IL TURNOVER – L’Olimpia giocò tre partite di livello altissimo in Coppa Italia, con scelte di turnover atipiche. Jasmin Repesa dimostrò la sua capacità di andare dritto per la propria squadra. Lasciò fuori Batista sia nella semifinale con Cremona che nell finale contro Avellino. A dispetto dell’assenza del centro arrivato dalla Cina, l’Olimpia dominò a rimbalzo dimostrando come potesse sopperire a tutto con la forza del collettivo. Le scelte di turnover di Repesa hanno spesso generato stupore. Aveva chiarito che il turnover può essere un vantaggio o uno svantaggio, ma dipende da com’è interpretato. L’ha portato avanti fino a gara 3 della semifinale, quando restò fuori addirittura Sanders. Poi ha fatto una scelta definitiva optando per Charles Jenkins, generalmente il miglior difensore della squadra, uno che si è sacrificato e ha meritato quanto gli altri questo scudetto.
LO SCUDETTO – Non è stato uno scudetto facile né da sottovalutare. La Coppa Italia che di per sé stessa non avrebbe reso vincente l’intera stagione ha convalidato il tricolore numero 27. L’Olimpia aveva fatto la doppietta nel 1972, nel 1986 e nel 1987, poi nel 1996. Quattro volte nella storia. Non è mai facile farla. In Europa l’ha fatta il Cedevita Zagabria in Croazia, forse la farà il Real Madrid, di sicuro vale tantissimo l’accoppiata VTB-Eurolega del CSKA Mosca, non è neanche il caso di dirlo.
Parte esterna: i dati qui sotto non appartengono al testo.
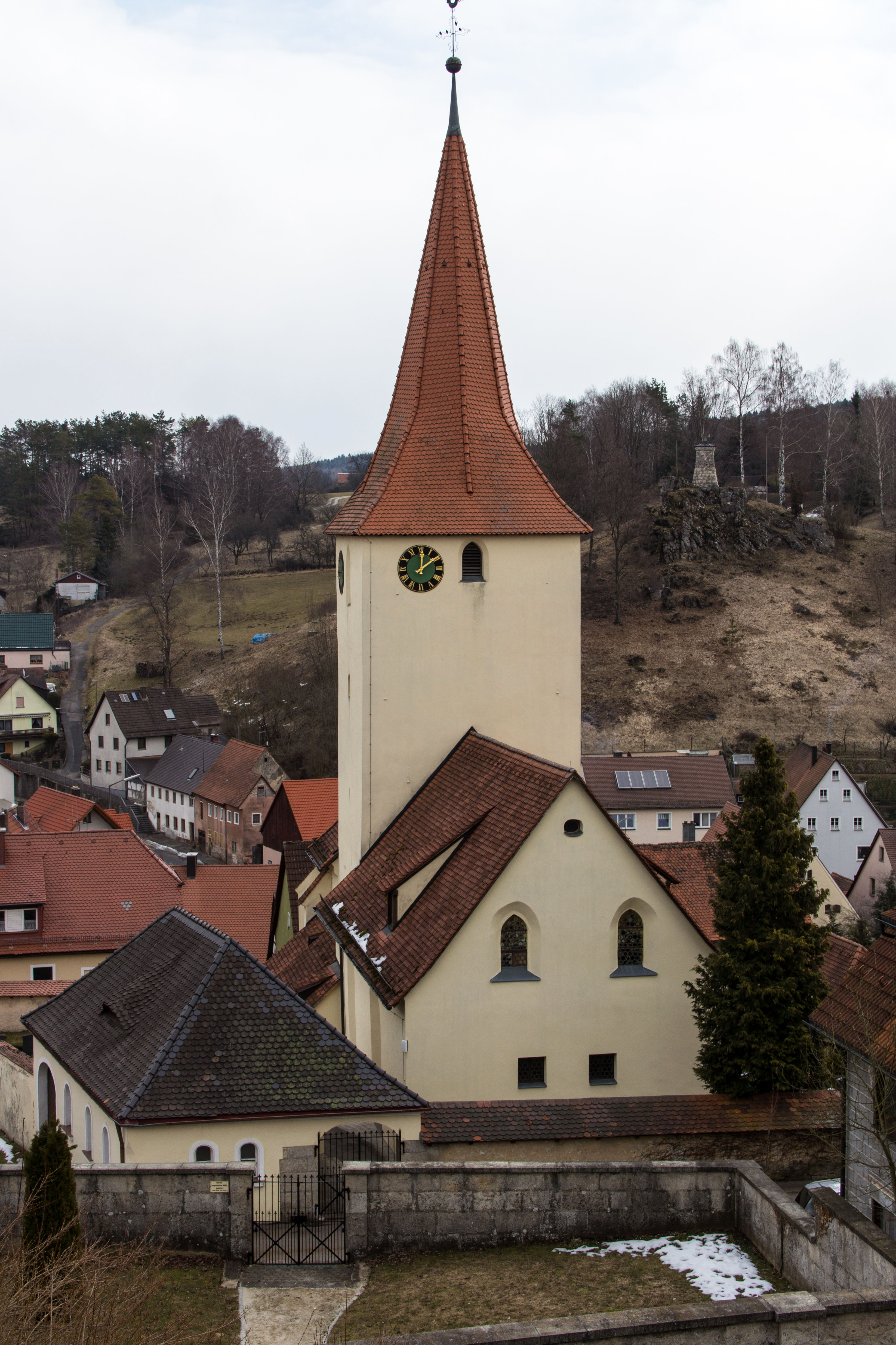 Sankt Bartholomäus, Alfeld

Ma non ci sono riuscite Olympiacos, Fenerbahce e neppure il Bamberg. Per vincere lo scudetto l’Olimpia ha eliminato una semifinalista di Eurocup e vinto gara 6 su un campo imbattuto nei playoffs, su cui la squadra di casa aveva vinto 22 gre su 23 fino alle 20.45 del 13 giugno.
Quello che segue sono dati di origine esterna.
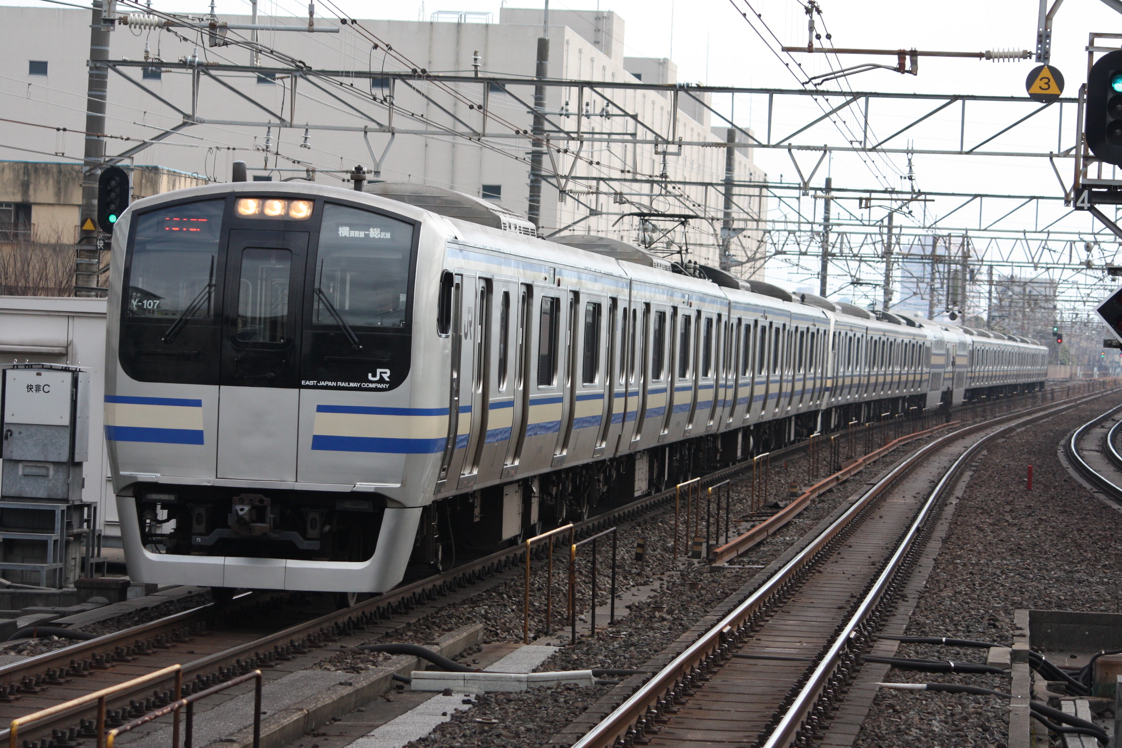 E217系更新車 稲毛にて

NEXT STEP – Indipendentemente da cosa accadrà in estate, l’obiettivo societario non muta e prevede di ripetersi in campionato migliorando il livello di competitività della squadra in Eurolega dove la nuova formula da un lato diminuisce la pressione di dover superare il primo turno ma dall’altro c’è la dolce condanna di dover giocare 30 partite contro squadre di altissimo livello, tutte partite difficilissime, in casa e fuori, da ottobre ad aprile senza stop. Occorre prepararsi. La società lo sta già facendo.